Produzido pela Netflix e ignorado nos Globos de Ouro, onde também foi o mais nomeado, “Mank” estava indicado em categorias como Melhor Filme, Realização, Cinematografia, Ator Principal (Gary Oldman) e Atriz Secundária (Amanda Seyfried).
Dos nomeados para Melhor Filme, “O Pai”, que somava seis nomeações, conseguiu duas, Melhor Ator Principal e Melhor Argumento Adaptado.

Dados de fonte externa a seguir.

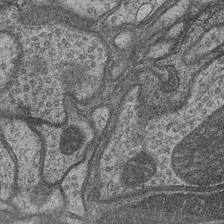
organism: Drosophila
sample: Optic medulla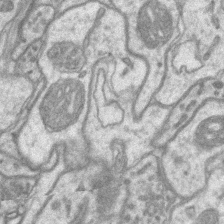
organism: Mouse
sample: CA1 Hippocampus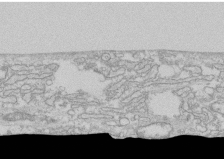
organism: Human
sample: CRL-1474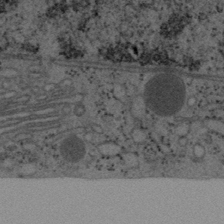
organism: Human
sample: HeLa cells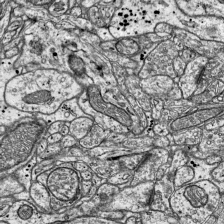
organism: Mouse
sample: Visual Cortex

O britânico Anthony Hopkins, que não esteve presente na cerimónia, conquistou o seu segundo Óscar de Melhor Ator, 30 anos após a distinção pelo papel de Hannibel Lecter, em “O Silêncio dos Inocentes”, de Jonathan Demme.
A mesma relação se aplica a “Judas and the Black Messiah”, outro candidato a Melhor Filme, que teve dois Óscares, em seis nomeações, conquistando os de Melhor Ator Secundário (Daniel Kaluuya) e de Melhor Canção (“Fight For You”).

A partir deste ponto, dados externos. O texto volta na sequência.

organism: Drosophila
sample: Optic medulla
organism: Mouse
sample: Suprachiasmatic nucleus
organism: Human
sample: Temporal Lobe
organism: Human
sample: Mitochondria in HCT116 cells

“Sound of Metal” (“O Som do Metal”) obteve igualmente dois Óscares, Melhor Montagem e Melhor Montagem de Som, em seis nomeações.
Quanto a “Minari”, viu as seis nomeações reduzidas a um Óscar, o de Melhor Atriz Secundária, para Yuh-Jung Youn.

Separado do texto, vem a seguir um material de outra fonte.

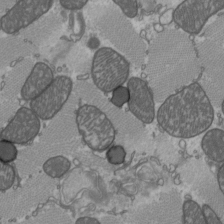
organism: C57BL Mouse
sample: Heart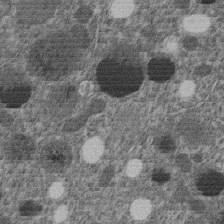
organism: C. elegans
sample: C. elegans embryo early stage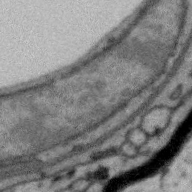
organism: Zebra finch
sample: Brain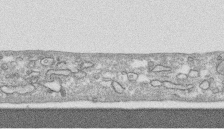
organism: Human
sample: CRL-1474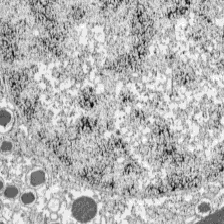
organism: C57BL Mouse
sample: Pancreatic islet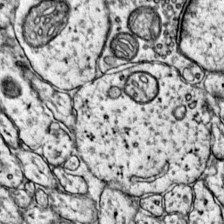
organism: Mouse
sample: Primary visual cortex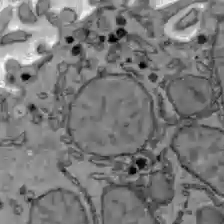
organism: C57BL Mouse
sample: Liver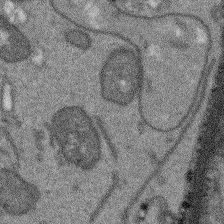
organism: Arabidopsis thaliana
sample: Root tip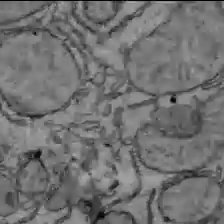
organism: C57BL Mouse
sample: Liver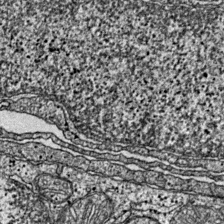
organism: Mouse
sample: Primary visual cortex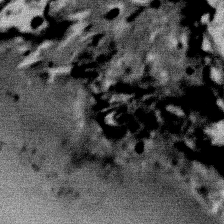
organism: Mouse
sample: Mouse Salivary gland

“Promising Young Woman – Uma miúda com potencial”, que teve cinco nomeações, conquistou o de Melhor Argumento Original para Emerald Fennell.
Dos indicados para Melhor Filme, só “Os 7 de Chicago” ficaram a zero.
Num ano em que a maioria dos espectadores viu os filmes nomeados em casa, devido ao encerramento das salas de cinema por causa da pandemia de covid-19, as plataformas de ‘streaming’ assumiram um papel vital.
A Netflix foi a plataforma com mais indicações aos Óscares este ano, num total de 36 nomeações em 17 filmes, e saiu da cerimónia com o maior número de vitórias: sete estatuetas douradas.
“Mank” garantiu a vitória em Melhor Fotografia e Melhor Direção de Arte, “Ma Rainey: A mãe dos blues” venceu em Melhor Caracterização e Melhor Guarda-Roupa, “My Octopus Teacher” levou o Óscar de Melhor Documentário, “Two Distant Strangers” foi a Melhor Curta-Metragem e “If Anything Happens I Love You” foi a Melhor ‘Curta’ de Animação.
Das cinco nomeações, “Ma Rainey: A mãe dos blues” não logrou a de Melhor Atriz, para Viola Davis, nem a de Melhor Ator, o esperado Óscar póstumo para Chadwick Boseman.
A Disney, que detém a Searchlight e controla a Hulu, ficou em segundo na contabilidade do ‘streaming’, com cinco troféus, mas em categorias mais apetecíveis. “Nomadland” garantiu a vitória em três das principais, e “Soul” venceu Melhor Filme de Animação e Melhor Banda Sonora.
“Soul – Uma aventura com alma” conquistou dois Óscares, em três nomeações, deixando o de Melhor Montagem de Som para “Sound of Metal”.
A 93.ª cerimónia dos prémios da Academia de Artes e Ciências Cinematográficas decorreu entre a estação de comboios Union Station, na baixa de Los Angeles, e o Dolby Theatre, em Hollywood, com restrições devido à pandemia de covid-19.